# What is the 7th term of the geometric sequence where a_{1} = 256 and a_{3} = 16?

**Solution:**

The nth term of the geometric sequence is given by:

a_{n} = a · r^{n - 1},

Where a is the first term and r is the common ratio respectively.

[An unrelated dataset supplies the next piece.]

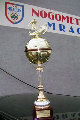 Nagrada za najbolju nogometnu momčad Velike Gorice 2005.

Given: a_{1} = a = 256 and a_{3} = 16

We know, a_{n} = a · r^{n - 1}

⇒ a_{3} = a. r^{3 - 1}

⇒ 16 = 256 × r^{2}

⇒ r^{2} = 16/256

⇒ r^{2 }= 1/16

⇒ r = ±1/4

Now, a_{7} = a. r^{7 - 1} = a . r^{6}

⇒ a_{7} = 256 × (1/4)^{6}

⇒ a_{7 }= 256/4096

⇒ a_{7 } = 1/16

If r = -1/4, then

⇒ a_{7} = 256 × (-1/4)6

⇒ a_{7 }= 256/4096

⇒ a_{7} = 1/16

Therefore, the 7th term of the geometric sequence a_{7} is 1/16.

## What is the 7th term of the geometric sequence where a_{1} = 256 and a_{3} = 16?

**Summary:**

The 7th term of the geometric sequence where a_{1} = 256 and a_{3} = 16 is 1/16.